Frequently, requirements begin with a high-level road map or whitepaper. This document contains a description of the overall goals and high-level functionality of the project. It is generally too abstract to be used for technical implementation. However, it may be followed a description of the envisioned architecture. The next step consists of defining different large-scale features (epics) that touch upon distinct aspects of functionality. This step again requires a dialogue of business people and developers. Epics are still too abstract and too large to be worked on directly. The entire process of requirements gathering can be seen as a successive refinement of specifications to the point where specifications can be encoded in computer language. Epics are broken down further into units of work that agile teams consider appropriate for concrete implementation, so-called user stories.

A user story is a conceptual tool of agile development. It describes a software feature from the perspective of a user. For example: “As an administrator, I want to be able to approve new comments before they are posted.” This is a proper user story containing a user role and a feature description. During the course of technical planning of a user story, further details are specified, such as the user interface particulars for that specific story. Diagrams, tables and UI mockups may be created during this phase. This implies again that there is dialogue between those who provide specifications (business) and those who implement them (developers). Without continuous cooperation, requirements end up being too vague and software artifacts end up being incomplete or flawed. The requirements refinement process runs parallel to implementation and testing. It requires management from the business side. Together, they make up a sort of pipeline that runs from high-level specifications to usable software.

In a typical Scrum team, there is an appointed manager (called “product owner”) who leads the requirements refinement process. The product owner acts as a sort of intermediary between business and development. On the other hand, a typical Kanban team is cross-functional and has no appointed roles. Members from business provide guidance directly without a project manager. Project management is often handled on demand by individual team members, depending on the nature of the task. In a Crystal team, project management depends on team size. There may or may not be an appointed project manager, often an executive sponsor. Business and development come together for Blitz planning sessions to define tasks and schedules. The refinement process is informal and relies on other methods such as co-location, daily meetings, or brief review-and-feedback loops with expert users. The problem of translating business requirements into software features and codeable functions can be solved in many ways. The one thing that all the different agile methods have in common is that business people and developers work together on an ongoing basis.

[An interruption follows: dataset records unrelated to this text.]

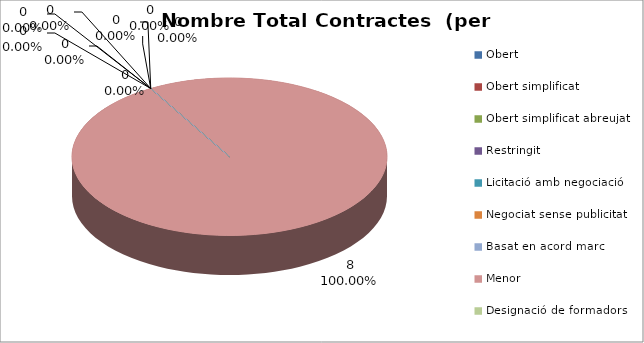
| Category | Nombre Total Contractes |
|---|---|
| Obert | 0 |
| Obert simplificat | 0 |
| Obert simplificat abreujat | 0 |
| Restringit | 0 |
| Licitació amb negociació | 0 |
| Negociat sense publicitat | 0 |
| Basat en acord marc | 0 |
| Menor | 8 |
| Designació de formadors | 0 |
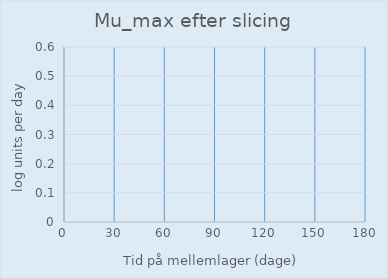
| Category | Series 0 |
|---|---|
| 0.0 | 0 |
| 5.0 | 0 |
| 10.0 | 0 |
| 15.0 | 0 |
| 20.0 | 0 |
| 25.0 | 0 |
| 30.0 | 0 |
| 35.0 | 0 |
| 40.0 | 0 |
| 45.0 | 0 |
| 50.0 | 0 |
| 55.0 | 0 |
| 60.0 | 0 |
| 65.0 | 0 |
| 70.0 | 0 |
| 75.0 | 0 |
| 80.0 | 0 |
| 85.0 | 0 |
| 90.0 | 0 |
| 95.0 | 0 |
| 100.0 | 0 |
| 105.0 | 0 |
| 110.0 | 0 |
| 115.0 | 0 |
| 120.0 | 0 |
| 125.0 | 0 |
| 130.0 | 0 |
| 135.0 | 0 |
| 140.0 | 0 |
| 145.0 | 0 |
| 150.0 | 0 |
| 155.0 | 0 |
| 160.0 | 0 |
| 165.0 | 0 |
| 170.0 | 0 |
| 175.0 | 0 |
| 180.0 | 0 |
| 185.0 | 0 |
| 190.0 | 0 |
| 195.0 | 0 |
| 200.0 | 0 |
| 205.0 | 0 |
| 210.0 | 0 |
| 215.0 | 0 |
| 220.0 | 0 |
| 225.0 | 0 |
| 230.0 | 0 |
| 235.0 | 0 |
| 240.0 | 0 |
| 245.0 | 0 |
| 250.0 | 0 |
| 255.0 | 0 |
| 260.0 | 0 |
| 265.0 | 0 |
| 270.0 | 0 |
| 275.0 | 0 |
| 280.0 | 0 |
| 285.0 | 0 |
| 290.0 | 0 |
| 295.0 | 0 |
| 300.0 | 0 |
| 305.0 | 0 |
| 310.0 | 0 |
| 315.0 | 0 |
| 320.0 | 0 |
| 325.0 | 0 |
| 330.0 | 0 |
| 335.0 | 0 |
| 340.0 | 0 |
| 345.0 | 0 |
| 350.0 | 0 |
| 355.0 | 0 |
| 360.0 | 0 |
| 365.0 | 0 |
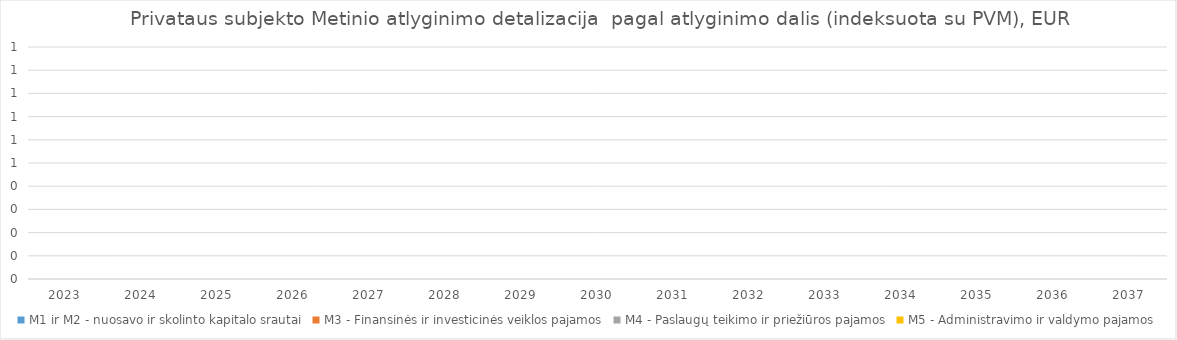
| Category | M1 ir M2 - nuosavo ir skolinto kapitalo srautai | M3 - Finansinės ir investicinės veiklos pajamos | M4 - Paslaugų teikimo ir priežiūros pajamos | M5 - Administravimo ir valdymo pajamos |
|---|---|---|---|---|
| 2023.0 | 0 | 0 | 0 | 0 |
| 2024.0 | 0 | 0 | 0 | 0 |
| 2025.0 | 0 | 0 | 0 | 0 |
| 2026.0 | 0 | 0 | 0 | 0 |
| 2027.0 | 0 | 0 | 0 | 0 |
| 2028.0 | 0 | 0 | 0 | 0 |
| 2029.0 | 0 | 0 | 0 | 0 |
| 2030.0 | 0 | 0 | 0 | 0 |
| 2031.0 | 0 | 0 | 0 | 0 |
| 2032.0 | 0 | 0 | 0 | 0 |
| 2033.0 | 0 | 0 | 0 | 0 |
| 2034.0 | 0 | 0 | 0 | 0 |
| 2035.0 | 0 | 0 | 0 | 0 |
| 2036.0 | 0 | 0 | 0 | 0 |
| 2037.0 | 0 | 0 | 0 | 0 |
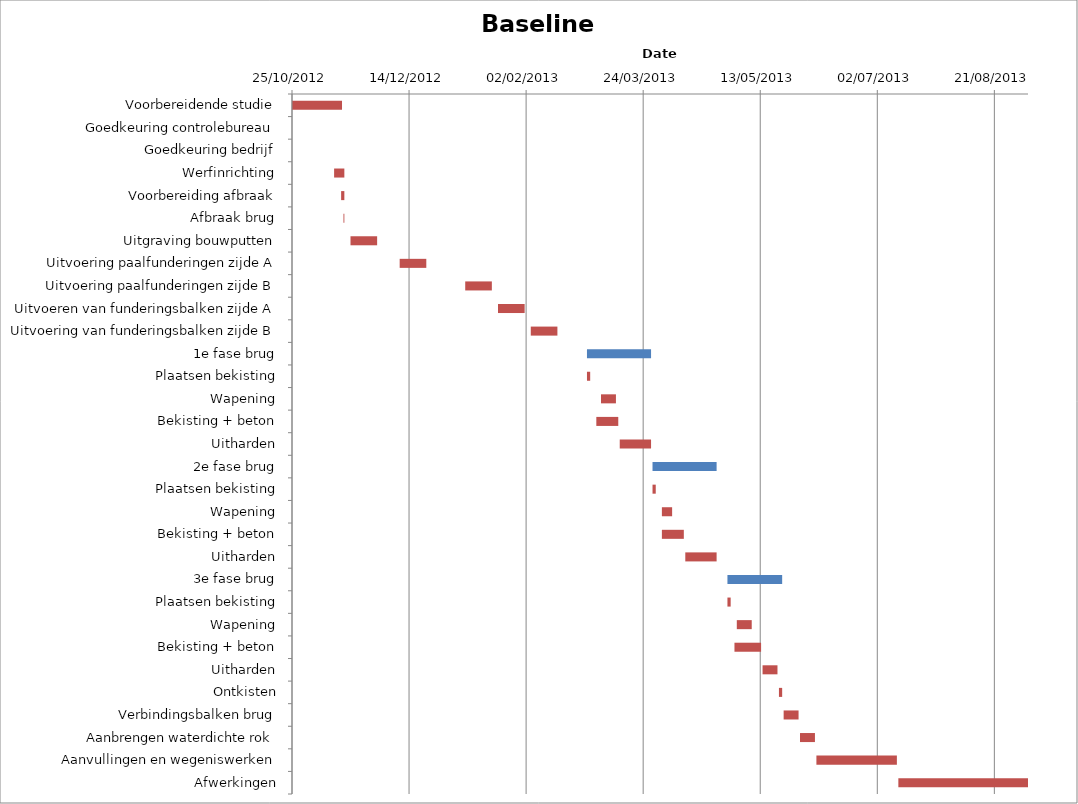
| Category | Baseline start | Actual duration |
|---|---|---|
| Voorbereidende studie | 41207.292 | 21.375 |
| Goedkeuring controlebureau | 41234.667 | 0 |
| Goedkeuring bedrijf | 41241.667 | 0 |
| Werfinrichting | 41225.292 | 4.375 |
| Voorbereiding afbraak | 41228.292 | 1.375 |
| Afbraak brug | 41229.292 | 0.375 |
| Uitgraving bouwputten | 41232.292 | 11.375 |
| Uitvoering paalfunderingen zijde A | 41253.292 | 11.375 |
| Uitvoering paalfunderingen zijde B | 41281.292 | 11.375 |
| Uitvoeren van funderingsbalken zijde A | 41295.292 | 11.375 |
| Uitvoering van funderingsbalken zijde B | 41309.292 | 11.375 |
| 1e fase brug | 41333.292 | 27.375 |
| Plaatsen bekisting | 41333.292 | 1.375 |
| Wapening | 41339.292 | 6.375 |
| Bekisting + beton | 41337.292 | 9.375 |
| Uitharden | 41347.292 | 13.375 |
| 2e fase brug | 41361.292 | 27.375 |
| Plaatsen bekisting | 41361.292 | 1.375 |
| Wapening | 41365.292 | 4.375 |
| Bekisting + beton | 41365.292 | 9.375 |
| Uitharden | 41375.292 | 13.375 |
| 3e fase brug | 41393.292 | 23.375 |
| Plaatsen bekisting | 41393.292 | 1.375 |
| Wapening | 41397.292 | 6.375 |
| Bekisting + beton | 41396.292 | 11.375 |
| Uitharden | 41408.292 | 6.375 |
| Ontkisten | 41415.292 | 1.375 |
| Verbindingsbalken brug | 41417.292 | 6.375 |
| Aanbrengen waterdichte rok | 41424.292 | 6.375 |
| Aanvullingen en wegeniswerken | 41431.292 | 34.375 |
| Afwerkingen | 41466.292 | 55.375 |
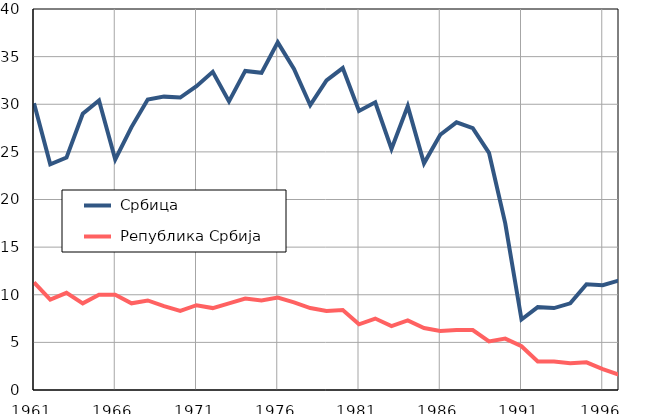
| Category |  Србица |  Република Србија |
|---|---|---|
| 1961.0 | 30.1 | 11.3 |
| 1962.0 | 23.7 | 9.5 |
| 1963.0 | 24.4 | 10.2 |
| 1964.0 | 29 | 9.1 |
| 1965.0 | 30.4 | 10 |
| 1966.0 | 24.2 | 10 |
| 1967.0 | 27.6 | 9.1 |
| 1968.0 | 30.5 | 9.4 |
| 1969.0 | 30.8 | 8.8 |
| 1970.0 | 30.7 | 8.3 |
| 1971.0 | 31.9 | 8.9 |
| 1972.0 | 33.4 | 8.6 |
| 1973.0 | 30.3 | 9.1 |
| 1974.0 | 33.5 | 9.6 |
| 1975.0 | 33.3 | 9.4 |
| 1976.0 | 36.5 | 9.7 |
| 1977.0 | 33.7 | 9.2 |
| 1978.0 | 29.9 | 8.6 |
| 1979.0 | 32.5 | 8.3 |
| 1980.0 | 33.8 | 8.4 |
| 1981.0 | 29.3 | 6.9 |
| 1982.0 | 30.2 | 7.5 |
| 1983.0 | 25.3 | 6.7 |
| 1984.0 | 29.8 | 7.3 |
| 1985.0 | 23.8 | 6.5 |
| 1986.0 | 26.8 | 6.2 |
| 1987.0 | 28.1 | 6.3 |
| 1988.0 | 27.5 | 6.3 |
| 1989.0 | 24.9 | 5.1 |
| 1990.0 | 17.5 | 5.4 |
| 1991.0 | 7.4 | 4.6 |
| 1992.0 | 8.7 | 3 |
| 1993.0 | 8.6 | 3 |
| 1994.0 | 9.1 | 2.8 |
| 1995.0 | 11.1 | 2.9 |
| 1996.0 | 11 | 2.2 |
| 1997.0 | 11.5 | 1.6 |
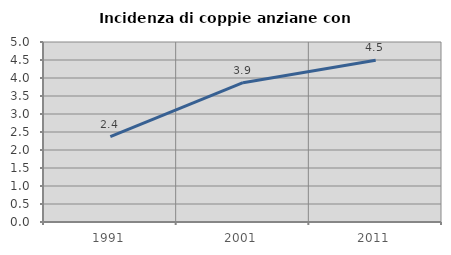
| Category | Incidenza di coppie anziane con figli |
|---|---|
| 1991.0 | 2.374 |
| 2001.0 | 3.871 |
| 2011.0 | 4.493 |
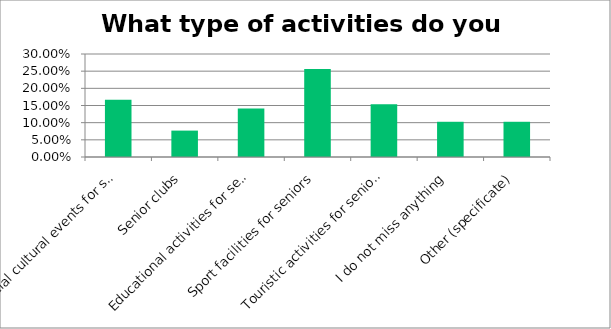
| Category | Responses |
|---|---|
| Special cultural events for seniors  | 0.167 |
| Senior clubs | 0.077 |
| Educational activities for seniors  | 0.141 |
| Sport facilities for seniors | 0.256 |
| Touristic activities for seniors  | 0.154 |
| I do not miss anything | 0.103 |
| Other (specificate) | 0.103 |
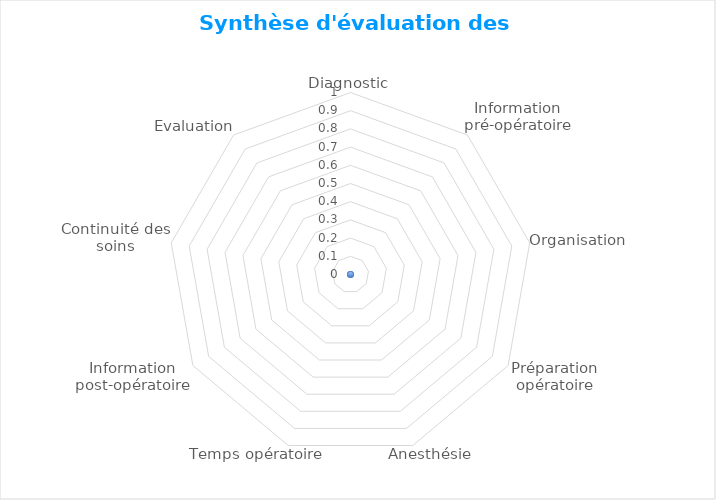
| Category | Series 0 |
|---|---|
| Diagnostic | 0 |
| Information pré-opératoire | 0 |
| Organisation | 0 |
| Préparation opératoire | 0 |
| Anesthésie | 0 |
| Temps opératoire | 0 |
| Information post-opératoire | 0 |
| Continuité des soins | 0 |
| Evaluation | 0 |
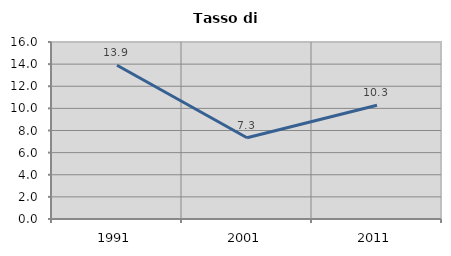
| Category | Tasso di disoccupazione   |
|---|---|
| 1991.0 | 13.9 |
| 2001.0 | 7.344 |
| 2011.0 | 10.288 |

What can be done to improve communication between business people and developers? The problem of allocating sufficient time for exchanges can be solved in different ways. Appointing a product manager who works face-to-face with the team works well. Setting up regular meetings, such as feature planning, iteration planning, reviews, and backlog refinement meetings also works well. Having an executive sponsor working with the team is likewise a good solution if the sponsor is approachable and dedicates enough time to the task. Even informal communication can succeed if business people and developers are co-located at the same work space. The language problem can at least partly be tackled by developing a domain-specific vocabulary. Organisations usually have quite specific structures, roles, workflows, service offerings, etc. It is important to agree on a fixed terminology for these when phrasing requirements. This helps eliminating ambiguity, because ambiguity and vagueness are the principal obstructions to a successful implementation.

In summary, the 4th agile principle describes one of the most important factors to determine success or failure of software development projects.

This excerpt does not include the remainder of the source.